Nous inaugurons ici une nouvelle rubrique du Chiffon Rouge intitulé "Parole de Syndicalistes". Nous interrogerons plusieurs militants syndicaux de la région pour découvrir la réalité des conditions de travail dans leurs entreprises, leur milieu professionnel, les enjeux actuels des évolutions du monde du travail, mais aussi les laisser nous raconter leur expérience des batailles menées et gagnées qui montrent que l'engagement syndical est nécessaire, quoique souvent difficile et ingrat. Cette rubrique sera l'occasion de réhabiliter le rôle des syndicats et des syndicalistes, souvent minimisé ou décrié dans le discours médiatique dominant. Elle cherchera à nous donner à tous des clefs pour mieux comprendre les réalités économiques et sociales de la région en faisant parler des acteurs qui, en dehors de leur secteur et de leur syndicat, sont rarement entendus. Dans le contexte de la ratification annoncée de l'accord MEDEF-CFDT-Gouvernement de flexibilisation des salariés et de casse du code du travail, il est également utile de montrer par l'exemple que la défense syndicale des salariés à une dimension politique et qu'elle doit être soutenue par un combat politique en faveur de la justice sociale et de l'émancipation des travailleurs.

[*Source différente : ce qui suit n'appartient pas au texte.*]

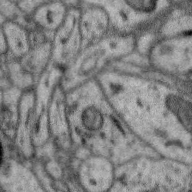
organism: Zebra finch
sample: Brain

Jean-Jacques Labous au service des « petites mains » de l'agriculture léonarde.
Jean-Jacques Labous, qui fut manipulateur radio dans une clinique jusqu'à sa retraite, est secrétaire de l'UL CGT de Saint Pol de Léon, où il n'a jamais été permanent. Depuis plus de trente ans, il aide principalement les petites mains de l'économie agricole léonarde à s'organiser pour défendre leurs droits et améliorer leurs conditions de travail. C'est un très bon connaisseur de la situation des salariés précaires et sous-payés de l'agriculture: emballeurs, conditionneurs, tresseurs d'échalotes, ouvriers des serres de tomates et des pépinières, ramasseurs saisonniers.
Le Chiffon Rouge: peux-tu évoquer à partir d'exemples concrets la situation des salariés du secteur agro-alimentaire léonard dont tu défends les intérêts et que tu aides à s'organiser, de leurs luttes pour améliorer les salaires et leurs conditions de travail?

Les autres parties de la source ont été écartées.